Background: An abnormal distribution of subsets of γδ T cells, which are a component of the inflammatory infiltrate in arthritic synovium, has been demonstrated in the peripheral blood (PB) of patients with arthritis and neutropenia.

Objective: To evaluate whether the clinical manifestations of patients with arthritis and neutropenia are related to the specific γδ T cell subset predominant in the PB.

Methods: Flow cytometry of PB lymphocytes in six consecutive patients with chronic neutropenia and arthritis was performed. Variable (V) γ and δ gene families were analysed by polymerase chain reaction. cDNA was subjected to direct automated sequencing of T cell receptor (TCR) genes.

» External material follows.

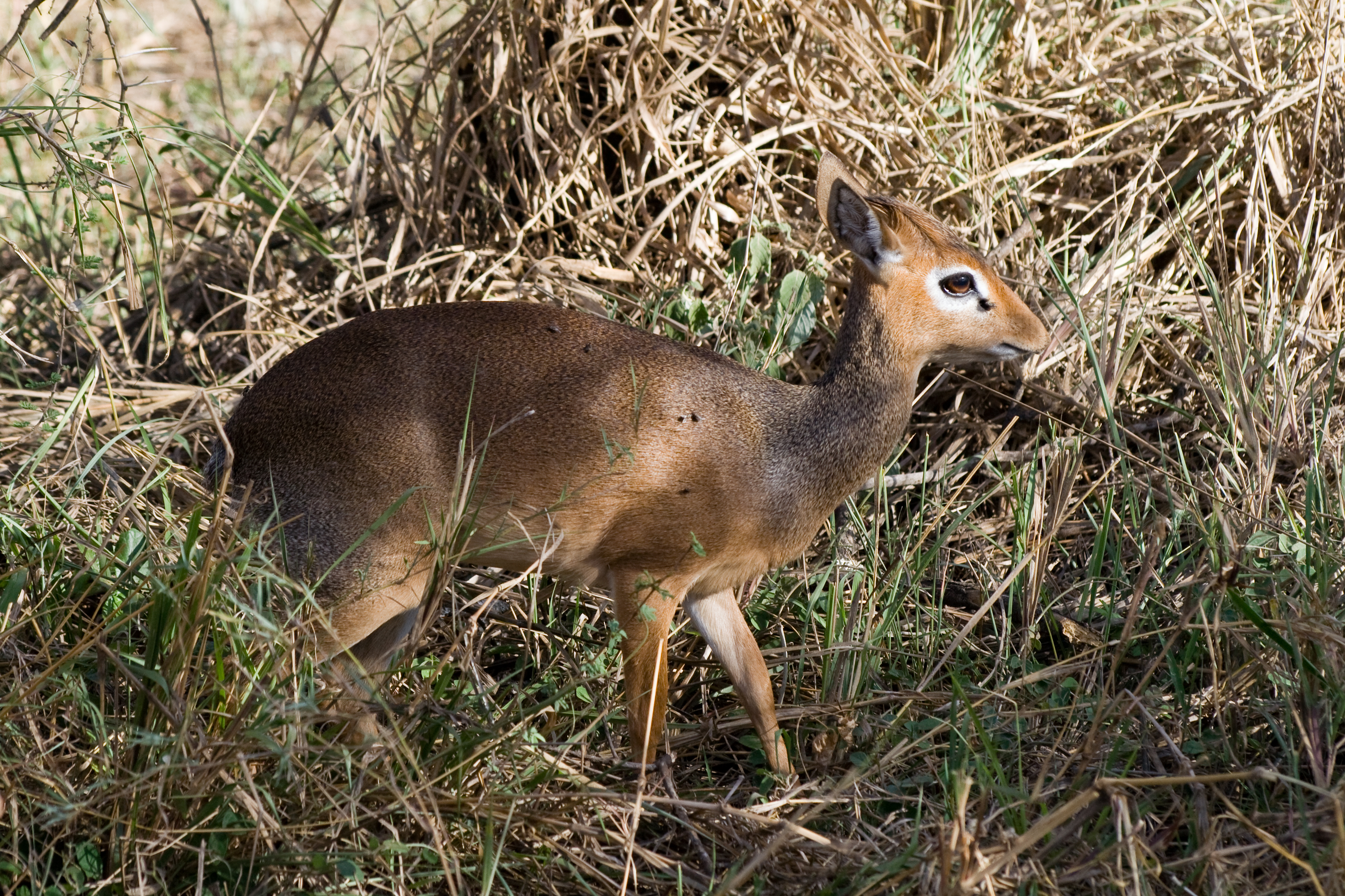 Madoqua kirkii, Serengeti National Park, Tanzania

Results: Three patients had non-deforming and non-erosive rheumatoid factor (RF)+ polyarticular rheumatoid arthritis, RF+ oligoarticular arthritis, or RF non-deforming oligoarticular psoriatic arthritis with persistent expansions of Vγ1+/Vδ2+, Vγ2+/Vδ2+, or Vγ1+/Vδ undetermined (2− 1−) T cells, respectively. The other three patients, without persistent expansion of γδ T cells, had either non-deforming and non-erosive oligo- or polyarthritis with a balanced distribution of several Vδ and Vγ genes, or severe erosive RF+ arthritis with deficiency of all but Vγ1+/Vδ1+ T cells.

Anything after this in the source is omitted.